# Born too soon at 21 weeks (pprom, long)



## tansy24

My son Oliver was born July 19th 2011 at 21 weeks. He was with us for a little over an hour before he passed away. I've had 2 early miscarriages before him, so once we got to 12 weeks, and then to 20 weeks, we really felt like everything was going to be ok. However on July 18th I was woken up out of sleep by severe cramping. When I went to go to the bathroom, at first I thought I might have wet myself since I was leaking. Once I got there I realized it was probably my water breaking. I timed the cramps I was having as my husband drove me to the hospital and they were coming up 5-7 minutes apart. 

Once we got to the hospital they checked and said my water had NOT broken (oh how I wish i had known those strips can be wrong!) and sent me for an ultrasound. The ultrasound still showed plenty of water around Oliver, however my cervix was completely thinned and dilated. They checked again at that point and realized that my water had broken and that it was just a slow leak. They told me that because it was so early there was nothing they could do, and since my water had broken and the risk of infection was high, they wouldn't give me drugs to prevent contractions.

We spent the night in the hospital trying to come to terms with what was happening and the next morning Oliver was born. We held him and cried over him, he was bigger than they were expecting at 1lb 3 ounces. They had told us to expect no more than 15 minutes with him, but he was a fighter and stayed with us a little over an hour.

After about 20 minutes of holding him my placenta was refusing to come out and I was hemorrhaging so I had to leave my baby and husband and be taken for an emergency d&c. They also had to give me 3 pints of blood. By the time I came back he was gone, however they let us have the rest of the night with him to say goodbye.

I'm still in shock at how fast it all happened, and right afterwards I had every test under the sun done to try to find out what happened. I did have a very bad SCH around 8 weeks, however it had resolved by 12 weeks. There is still a chance it weakened his amniotic sack I was told. They don't believe I have an incompetent cervix, and while there were signs of infection in the testing they did on the placenta, they don't know if it came before or after my water broke. They also don't know if I went into labor first and my water broke, or if it broke and that put me into labor. I wish science could give us more answers, it seems like a lot of people who have gone through this get told by dr's that they aren't really sure exactly what went wrong.

After HSG's, genetic testing, and MRI's all came back okay, they gave us the go ahead to try again, with the promise of monitoring a future pregnancy much more closely.


----------



## Hellylou

I am so sorry for your loss. It is such a terrible trauma to lose a baby this way, and so suddenly and inexplicably. And the fact you lost 2 before this...life is so very unfair.

We are all here to talk, and welcome you to this part of the forum, although it is so sad that you have had to join us. 

I lost my baby boy to pprom at 16 weeks and I have yet to even have any path results on the tests they did on the placenta. My waters were slowly leaking, and by the time it was picked up there were clear signs of infection and I was in a lot of pain and very ill. I still don't know which came first - waters breaking or infection, and probably never will. There was no hope though, either way.

I am glad you have had the all clear to try again, and I know how daunting that must be for you.
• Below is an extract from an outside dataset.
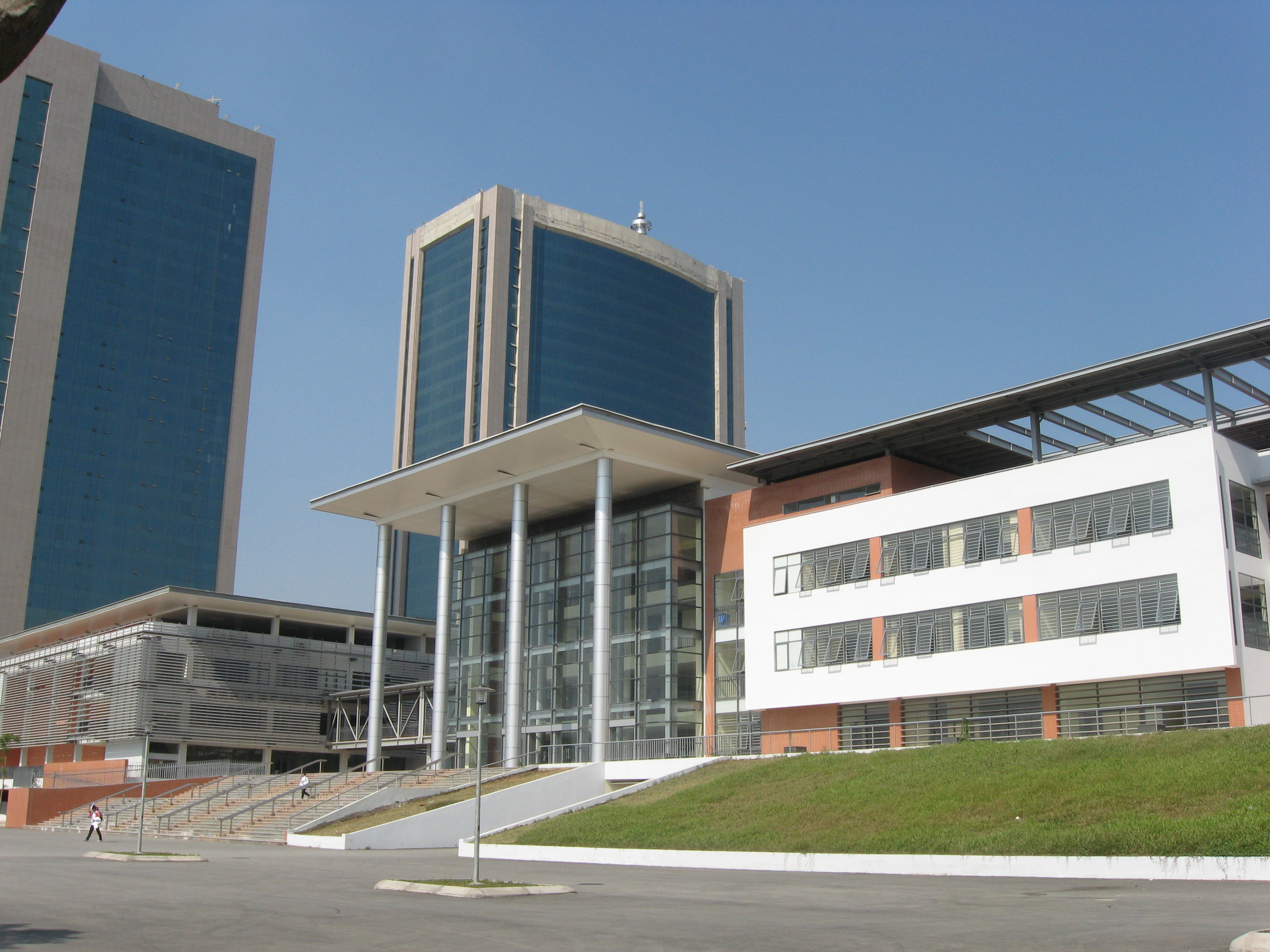 Hanoi – Amsterdam High School
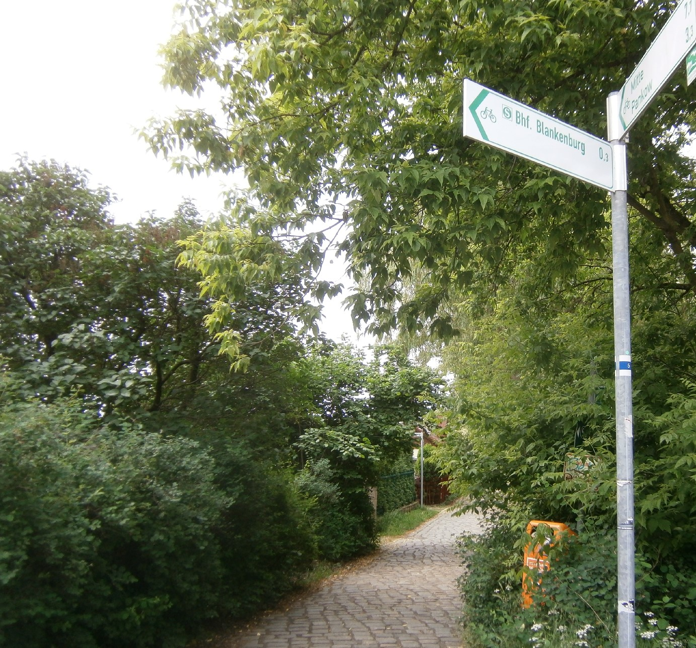 Der Nord-Süd-Weg mit der Markierung 05 ist einer der 20 grünen Hauptwege Berlins, die als Wanderwege duch die Großstadt Parks und Siedlungsfläche verbinden.

Sending positive wishes your way for that rainbow baby :hugs::hugs::hugs:


----------



## tansy24

I'm sorry you also lost your son :( I wish so badly we both could have the answer to WHY but I'm also glad that they are honest with us and admit that they aren't sure what happened. I'm trying to stay cautiously optimistic for the future but it can be hard. No one in my circle of family or friends knows anyone who has had a second trimester loss, so thank goodness for everyone here!! :hugs:


----------



## KamIAm

Welcome Tansy .... :flower:

I hate that life has thrown you into this category but sooo thankful you found your way here.... :hugs: Everyone here has experienced at least 1 loss in this time frame so we know how you are feeling & thinking... No, you are not alone... I know I find this place my "saving grace"... my true life line... A place I know I can always come to and have no judgement placed on me and surrounded by such understanding... I truly hope this section on this forum is a blessing to you as it is to me ... Everyone here is BEYOND nice and friendly :hugs: ... 

I must say, I absolutely LOVE your lil guys' name!!! Oliver! :kiss: It's perfect! I know he has met all of our lil ones and I'm sure getting into trouble and being mischievous right along with them :hugs:

I lost my Emma 7 month ago, she was born sleeping at 19.4 weeks... She weighted 8.7 ounces and was 6 inches long, so yes, Oliver was a good size boy ... So precious..... 

In my situation, MY body failed us.... Emma was perfect and healthy... I have a reason why she passed.... I am diagnosis'd with Incompetent Cervix (IC) ... Crap Cervix is what I call it... I have a ugly history with my cervix and we don't like each other much ... :winkwink: I am sooo thankful you don't have that.... I know answer are MUCH NEEDED and I pray you get them in time... 

Thank you for reaching out to us and sharing Lil Oliver with us.... Just your story alone will help so many others.... We're all in this together... Always here for ya!! :hugs::hugs:


----------



## Nikki_d72

Hi Tansy, I'm so, so sorry for the loss of little Oliver. What a lovely name. 

I too unfortunately know too well the shock and anguish that comes with this type of loss, my waters broke with a huge gush at just past 19weeks and I went into labour 6 days later and delivered my twins. 

I'm so sorry you were rushed away from your boy, that must have been the most hellish thing. It's amazing he stayed with you so long, what a fighter. 

I also have no solid answers and had infection present in the placenta but as my waters were broken for so long it's impossible to tell which came first. I know how frustrating it is to get no answers but I suppose we got to hang on to there being no reason it would happen again. It's better they are truthful with us than make up possible scenarios though. I'm glad you will get lots of monitoring next time.

I also wanted the tocolytic drugs or a cerclage and they wouldn't due to the risk of infection - they said the most likely reason I would go into labour was my body ridding itself of infection and if they prevented it they would most certainly risk sepsis for me, risking my uterus and possibly death. They said it would be against their hippocratic oath. It was awful though to know that they were alive and well but no-one could save them from what was coming. I'm so sorry you went through this too.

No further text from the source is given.